L’homme politique que l’on peut, pour de juste, créditer d’une bonne connaissance des arcanes et des moeurs du pouvoir s’autorise à penser que l’événement qui a le mérite de sortir la petite localité de Bouhmam de l’anonymat est « une « manœuvre » aux relents idéologiques et politiques qui illustre la connivence entre des factions du pouvoir sécuritaire avec le courant islamiste.
« On est en droit de voir là une manifestation de plus de l’État profond, mû par un fondamentalisme religieux totalitaire, qui a infiltré l’ensemble des démembrements de l’État », cingle l’auteur de Amirouche, une vie, deux morts, un testament.

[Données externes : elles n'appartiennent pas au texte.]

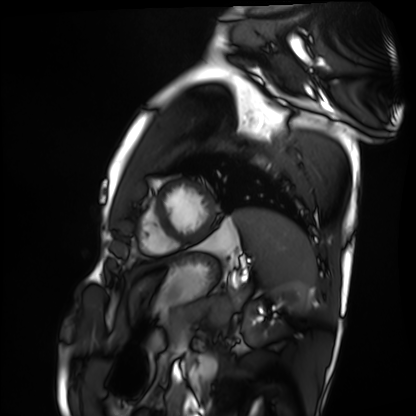
Cardiac MRI. Subject group: healthy volunteer.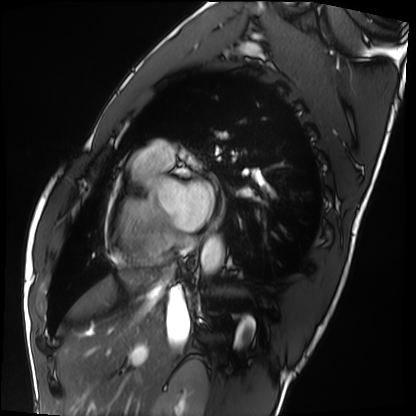
Summary: Cardiac MRI. Subject group: healthy volunteer.

« La soumission des institutions aux diktats islamistes n’a jamais atteint pareil niveau », s’inquiète-t-il, soulignant que cette domination et cette mainmise des islamistes sur la société et les institutions de l’État ne se limitait pas au domaine politique, mais s’étendait plutôt au domaine culturel, citant la censure stricte qui a eu lieu à la Foire internationale du livre d’Alger.

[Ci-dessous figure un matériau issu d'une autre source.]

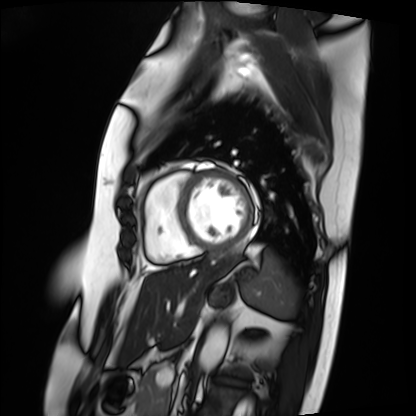
| field | value |
|---|---|
| modality | cardiac MRI |
| subject group | patient |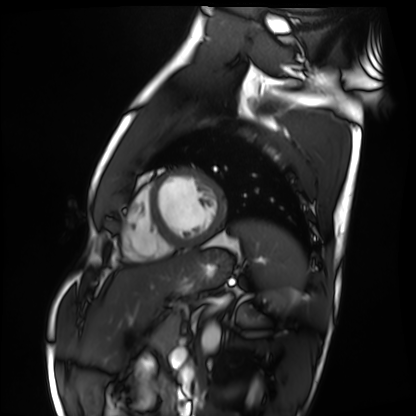
modality = cardiac MRI
subject group = healthy volunteer

« On assiste, à travers cette agression (le déboulonnage de la statut du résistant amazigh à l’invasion arabe) à une mutilation symbolique de la nation lourde de sens », alerte l’ex président du RCD, mettant le doigt sur la division du travail et le partage des rôles entre les tenants du pouvoir et les islamistes.
« Le régime se satisfait du fait que la pieuvre islamiste qui impose ses conceptions et décisions ne pratique pas la violence (…) Dès lors que les attributions des institutions sont confisquées par le pouvoir parallèle, la violence n’a plus lieu d’être », explique l’homme politique laïc qui met en garde sur les dangers de la situation actuelle.

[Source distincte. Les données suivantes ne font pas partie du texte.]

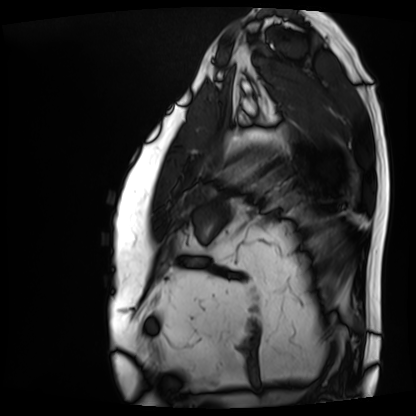
modality: cardiac MRI | subject group: patient.

Une conjoncture qui « marque un recul moral, intellectuel, idéologique et politique sans précédent », selon lui.
« Les récents abus administratifs, parmi lesquels on peut citer les interdictions de cafés littéraires, l’imprimatur imposé aux éditeurs, la loi rendant quasiment impossible la réalisation d’un film ou l’arrestation de Sansal, s’accumulent dans une rancœur et un ressentiment dont nul ne peut prédire les coûts et les conséquences », estime-t-il, non sans mettre l’accent sur le defi qu’il faut relever pour dépasser cette impasse et ces contradictions qui ne sont pas sans risque pour l’avenir.
Il soulignera dans ce sens que « la réintégration de l’Algérie dans son histoire et le monde moderne exige un sursaut des énergies patriotiques demeurées libres et intègres et combattre l’imposture historique est la mère de toutes les batailles. »
Dans ce contexte, Sadi a rappelé que « si l’érection, il y a longtemps, de la statue de Oqba Ibnou Nafa à Biskra peut être perçue comme une reconnaissance d’une partie de l’histoire de l’Algérie, elle ne peut-être acceptée comme telle, si elle se fait au détriment et à « l’exclusion de celui qui lui a résisté pour défendre la souveraineté de son peuple. » Et d’ajouter :
« Ce que combattaient les nationalistes algériens contre l’ordre colonial, c’était moins le fait que les Européens aient honoré les rites chrétiens que de s’employer à effacer les repères qui les avaient précédés sur la terre algérienne. Il y a là comme une nouvelle colonisation de notre mémoire », analyse l’ex chef du RCD.
« L’attaque de Khenchela vient rappeler deux problématiques récurrentes dans notre histoire contemporaine : l’amputation ou la falsification de l’Histoire qui sont à la base de l’impasse algérienne », constate Saïd Sadi qui conclut son texte par une mise en garde sur les dangers qui guettent l’Algérie en-cas de non résolution des blocages sur les plans identitaires et historique de l’Algérie.
« Tant que débat sur la question nationale, toujours nié, occulté, biaisé ou réprimé, ne sera pas librement et rigoureusement tranché, les diverses contraintes bloquant la cohésion et le développement de la nation demeureront sans solutions », dira-t-il.